The DOE will guarantee payment of 80% of principal and interest on the Notes (the “DOE Guarantee”) pursuant to Section 1705 of Title XVII of the Energy Policy Act of 2005, as amended The conditions precedent to the issuance of the OFC 2 Senior Secured Notes include certain specified conditions required by the DOE in connection with the DOE Guarantee.

The OFC 2 Senior Secured Notes are collateralized by substantially all of the assets of OFC 2 and those of its wholly owned subsidiaries and are fully and unconditionally guaranteed by all of the wholly owned subsidiaries of OFC 2. There are various restrictive covenants under the OFC 2 Senior Secured Notes, which include limitations on additional indebtedness and payment of dividends.

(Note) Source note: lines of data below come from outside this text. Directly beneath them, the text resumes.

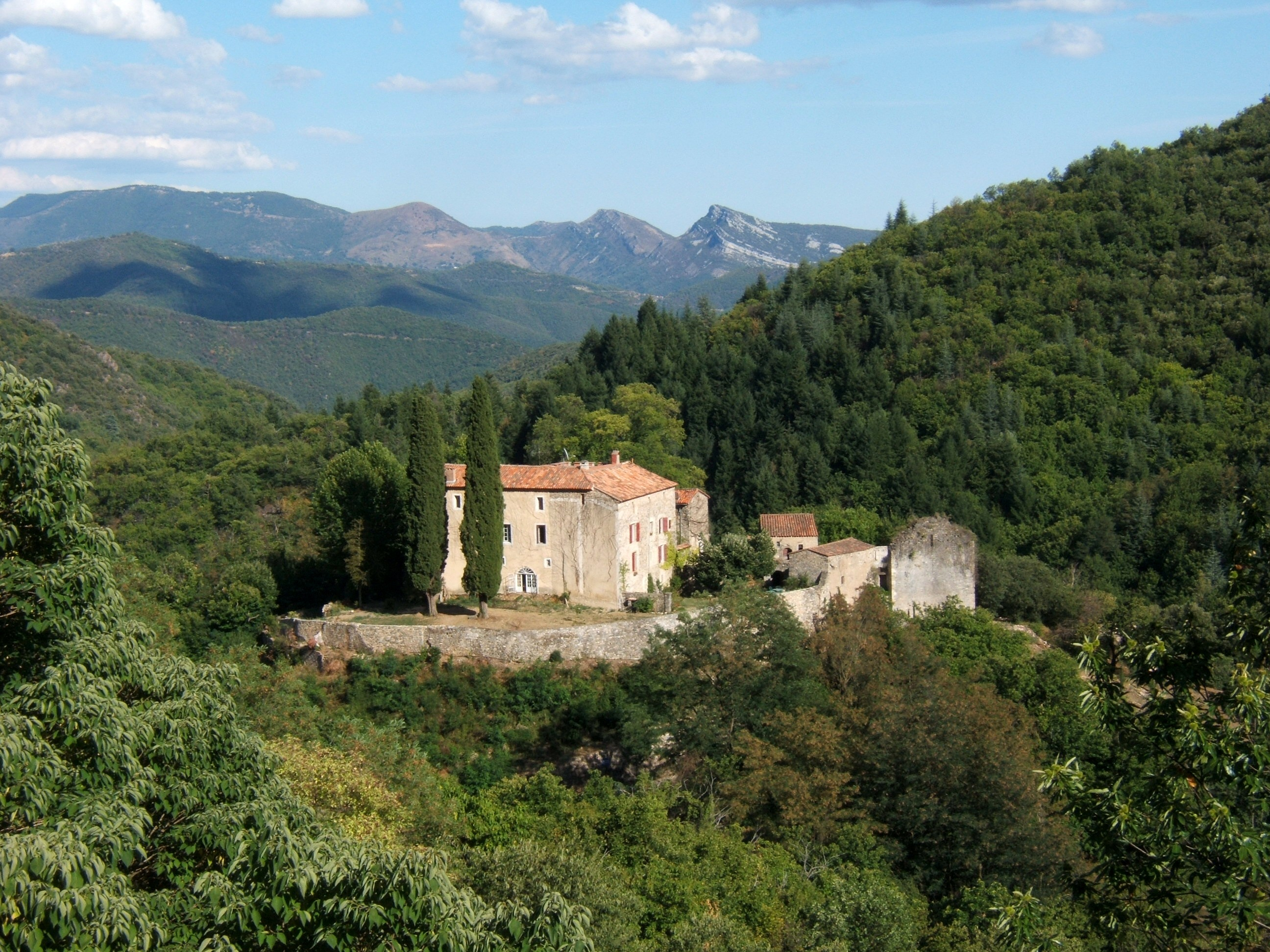 Vue sur le château de Mandagout avec, en arrière plan, les Jumeaux de Sumêne.
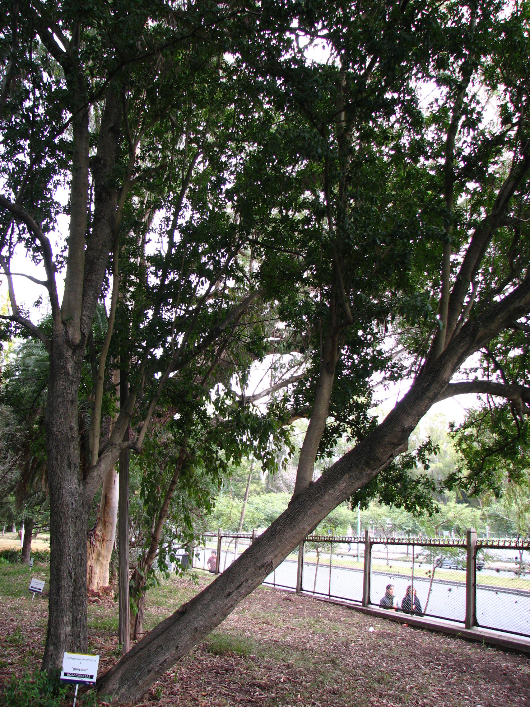 Ejemplar de Patagonula amaericana, en el Jardín Botánico "C. Spegazzini" de la ciudad de La Plata, Argentina.
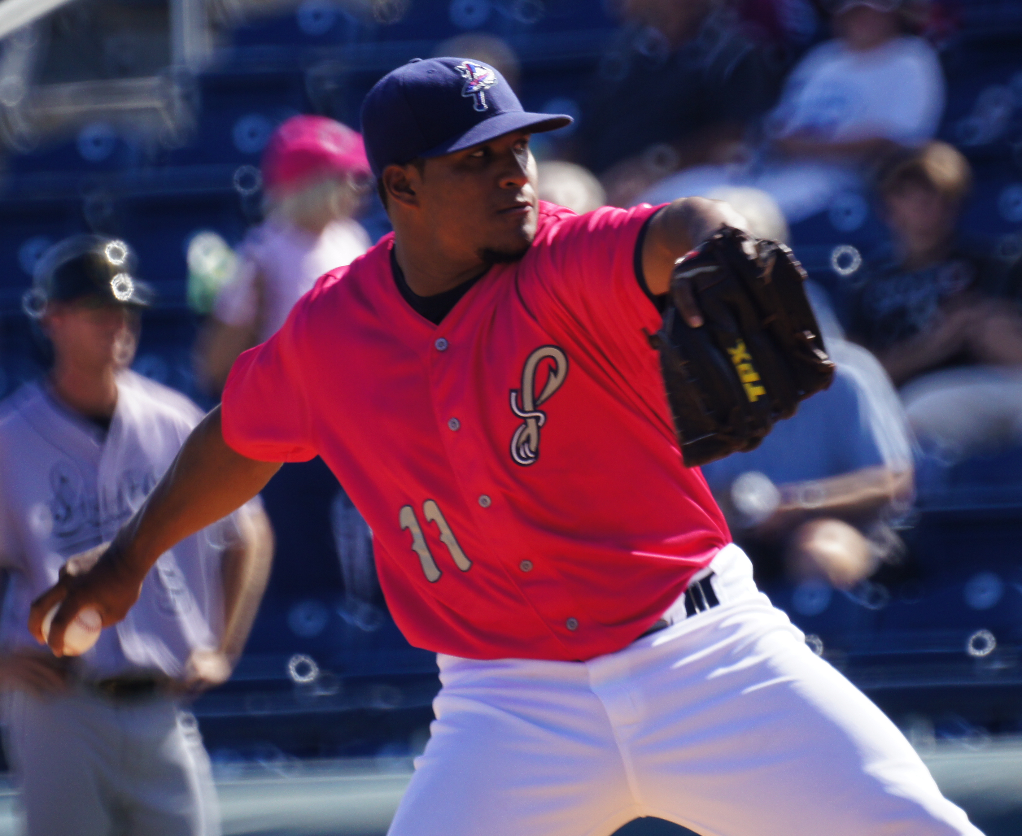 Carlos Contreras
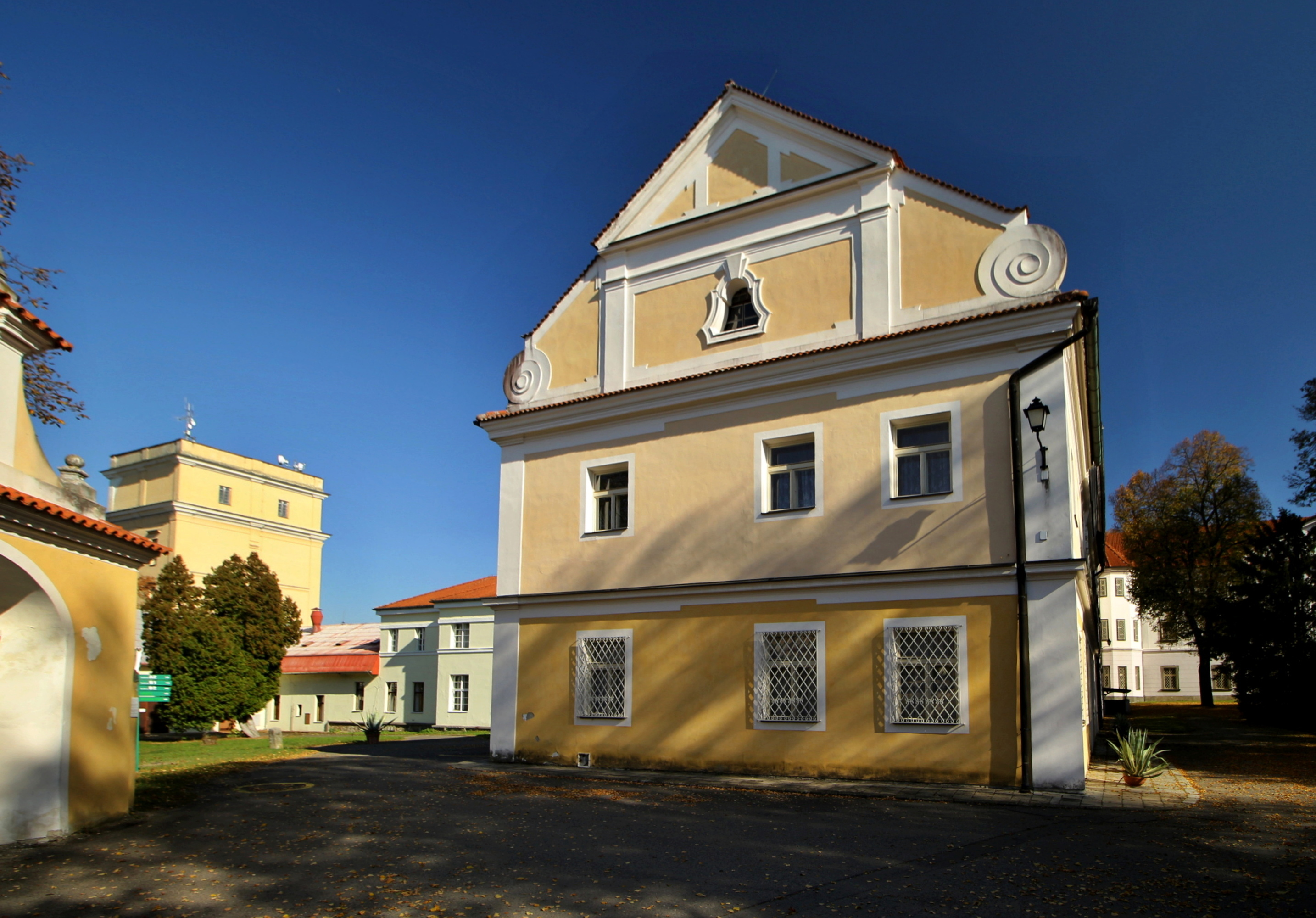 Opařany, okres Tábor
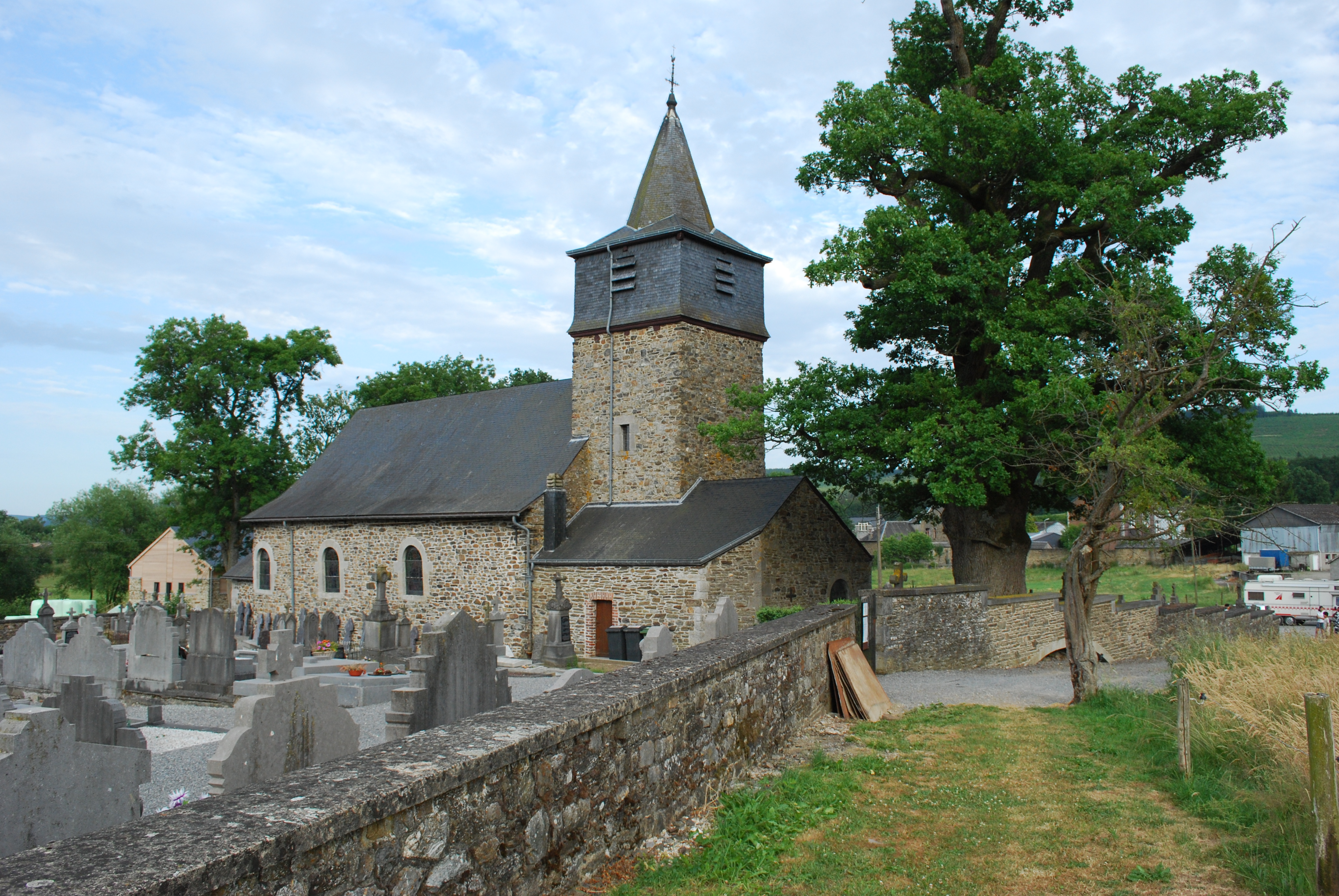 L'église Saint-Paul à Rahier (Stoumont).

In addition, in connection with the issuance of each Series of OFC 2 Senior Secured Notes, the Company will provide a guarantee with respect to the OFC 2 Senior Secured Notes, which will be available to be drawn upon if specific trigger events occur. One trigger event is the failure of any facility financed by the relevant Series of OFC 2 Senior Secured Notes to reach completion and meet certain operational performance levels (the non-performance trigger) which gives rise to a prepayment obligation on the OFC 2 Senior Secured Notes. The other trigger event is a payment default on the OFC 2 Senior Secured Notes or the occurrence of certain fundamental defaults that result in the acceleration of the Notes, in each case that occurs prior to the date that the relevant facility(ies) financed by such OFC 2 Senior Secured Notes reaches completion and meets certain operational performance levels. A demand on the Company’s guarantee based on the non-performance trigger is limited to an amount equal to the prepayment amount on the OFC 2 Senior Secured Notes necessary to bring the Issuers into compliance with certain coverage ratios. A demand on the Company’s guarantee based on the other trigger event is not limited.

The OFC 2 Senior Secured Notes will mature and the principal amount of the OFC 2 Senior Secured Notes will be payable in equal quarterly installments in accordance with an amortization schedule attached to such Notes and in any event not later than December 31, 2034. Each Series of Notes will bear interest at a rate calculated based on a spread over the Treasury yield curve that will be set at least ten business days prior to the issuance of such Series of Notes. Interest will be payable quarterly in arrears.

 

On October 31, 2011, OFC 2 and the Issuers completed the sale of $151.7 million aggregate principal amount of Series A Notes due 2032 (the “Series A Notes”). The net proceeds from the sale of the Series A Notes, after deducting transaction fees and expenses, were approximately $147.4 million, and will be used to finance a portion of the construction costs of Phase I of the McGinness Hills and Tuscarora facilities. The Issuers will pay 4.687% interest on the Series A Notes quarterly in arrears on the last day of each of March, June, September and December in each year, commencing on December 31, 2011.